Действительно, такую ерундовину написала в позапрошлом году, самой сейчас не верится! Да как же можно ЛЮБИТЬ шершавые неподвижные деревья? Елки-палки, пальмы, березки? А Павлуша мой такой огонь, даже со своей палочкой всегда буквально мчится, а не шествует эдак важно, вальяжно, хоть и подполковник. С мамулей как начнет шутить, у нее губы так и расползаются в улыбке, явно бодрей стала! Нет, нет, нет, я люблю Павлика, так люблю, что просто слов нет… Какие еще там деревья?!
Шпион
Дом был – сплошь одни девчонки. Не считая совсем мелюзги, мальчиков всего трое: хулиган-атаман, двоечник-прогульщик Лёха, его правая рука Жорка. Был ещё отличник Саша, вот уж никак не левая Лехина рука, а «хомут на шею». Вечно приходилось его «отмазывать». Потому что его мать, врачиха, никуда Сашу не пускала. Никуда – значило на море. Его широкий галечный берег привечал всех, не одних только курортников в полосатых пижамах. Некоторые девочки даже притаскивали с собой на руках младших сестер и братьев, и, представьте, никто не утонул, ни разу даже не перегрелся на кавказском горячем солнышке!
В прочие походы девчонок обычно не брали, одну Таську, грубую большеглазую второгодницу. Некогда ей было уроки делать, некогда, бывало, и в школу ходить. Мать ломит в санаторной прачечной, отец – инвалид войны, на Таське хозяйство и малолетний братишка Васька. Но две Наташи, две Светки, Таня, Ленка, Лариса в эти детали не вдавались. Таськина вхожесть в мужскую компания раздражала их чрезвычайно…
Этот деревянный девчоночий дом был построен незадолго до войны вместе с очередным санаторным корпусом – «конек-горбунок» рядом с роскошным рысаком. В его коммунальных квартирках-клетушках взрослое, работающее в санатории население тоже отличалось невеселым перекосом в пользу женского пола. Только у Таськи и еще двух девочек были отцы, у остальных детей они погибли, сгинули, сгорели в пекле войны, которая всего несколько лет как закончилась.
И это было счастье, говорили взрослые. Наверно, большее, чем теплое море, переливающееся серебряно-золотыми чешуйками под высоким небом; большее, чем сладостная горчинка дикой черешни, оборванной до последней ягодки в санаторском парке; чем печеная картошка в отгоревшем костре на субботнике либо воскреснике…. Да уж, не очень сытой была эта ватага дочерна загорелой ребятни в линялых майках и сарафанах, зато горластой, настырной, любознательной – ого-го!

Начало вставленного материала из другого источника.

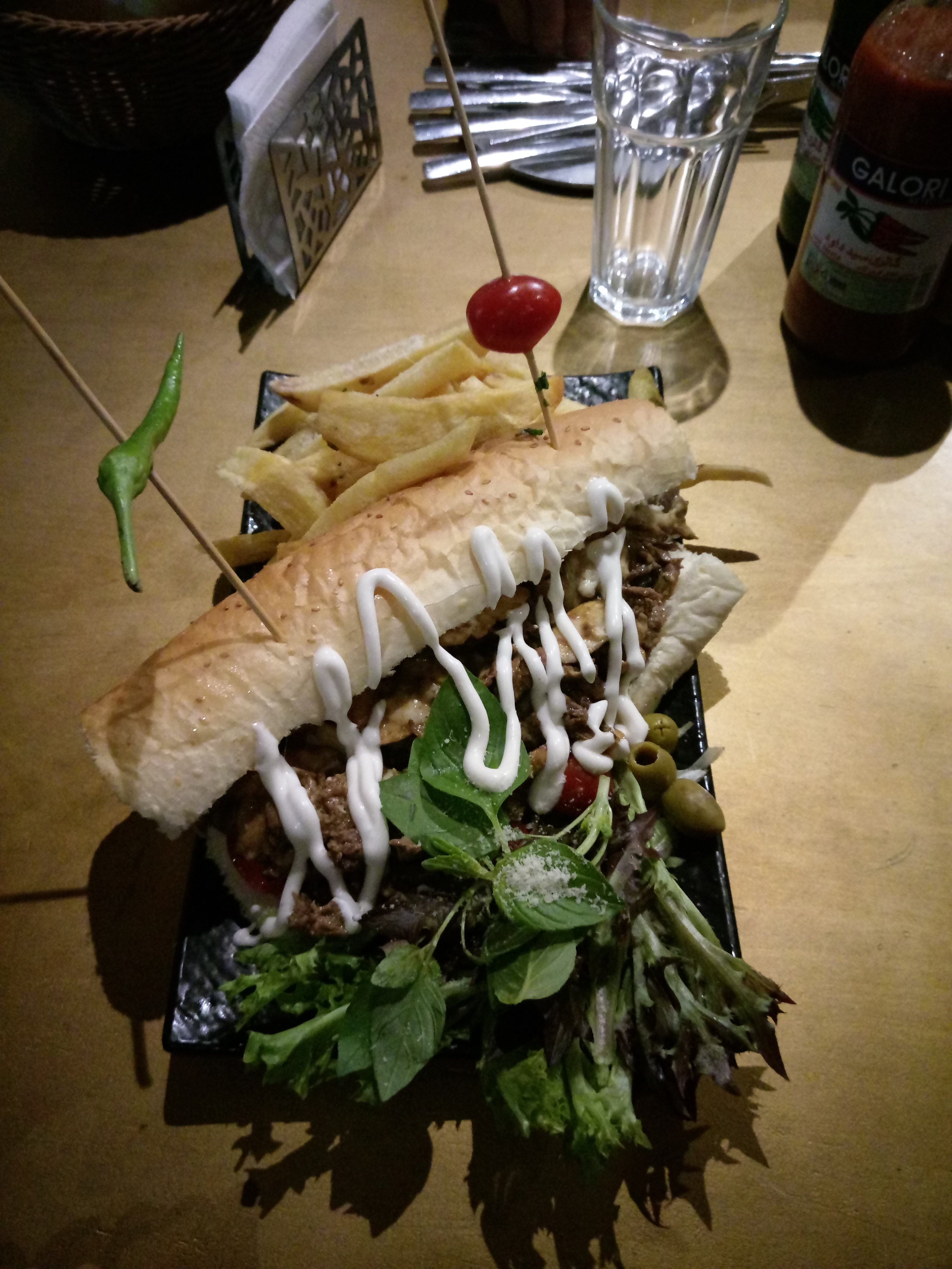 ساندویچ رست بیف

Однажды осенью в пору, что и тогда именовалась «бархатным сезоном», атаман Леха, уже шестиклассник (перевели наконец!), посетил несколько уроков нового предмета – химии. Очень даже впечатлился. А потом объявил, что тоже будет «ставить опыты». Секретные!! В овраге, в присутствии доверенных лиц, то есть Жорки, Саши и Таськи. Отличник Саша если и сомневался в чем, то молча, сам-то он пошел только в четвертый класс. Нахалка Таська заявила:
– Я Ваську возьму. Куда его денешь, паразита?
Атаман мазнул брезгливым взглядом хорошенького красногубого Ваську, но не успел ничего сказать, как Таська заверещала-запричитала:
– Ну, ты! Да он все соображает! Смотри, какой он здоровый, я еле-еле поднимаю уже! Ему уже пять… будет! Вот, на Первомай! Ой, нет, на седьмое.. Да, седьмого ноября! Скоро-скоро!
Атаман Леха был строг, но умел учитывать обстоятельства, а, главное, с Таськой было связываться – себе дороже.
– Это самое… Я там поджигать буду… кое-что. Это тайна, сечете? Молчать надо будет до могилы всем! Мало ли что… Понятно? Сечешь, Васька?
Васька вроде бы сек, бешено закивал головешкой, стуча подбородком по маломощной груди.
– Ну, ты, башку оторвешь! – прикрикнула Таська как ни в чем не бывало, и спасибо не сказала! Гордо тряхнула толстыми каштановыми косами, закидывая их за спину. Жорка и Саша насупились, в который раз бессильно, безмолвно вопрошая себя: да почему это командует какая-то девчонка, какая-то там Таська… Ну, понятно, вопрос из разряда вечных.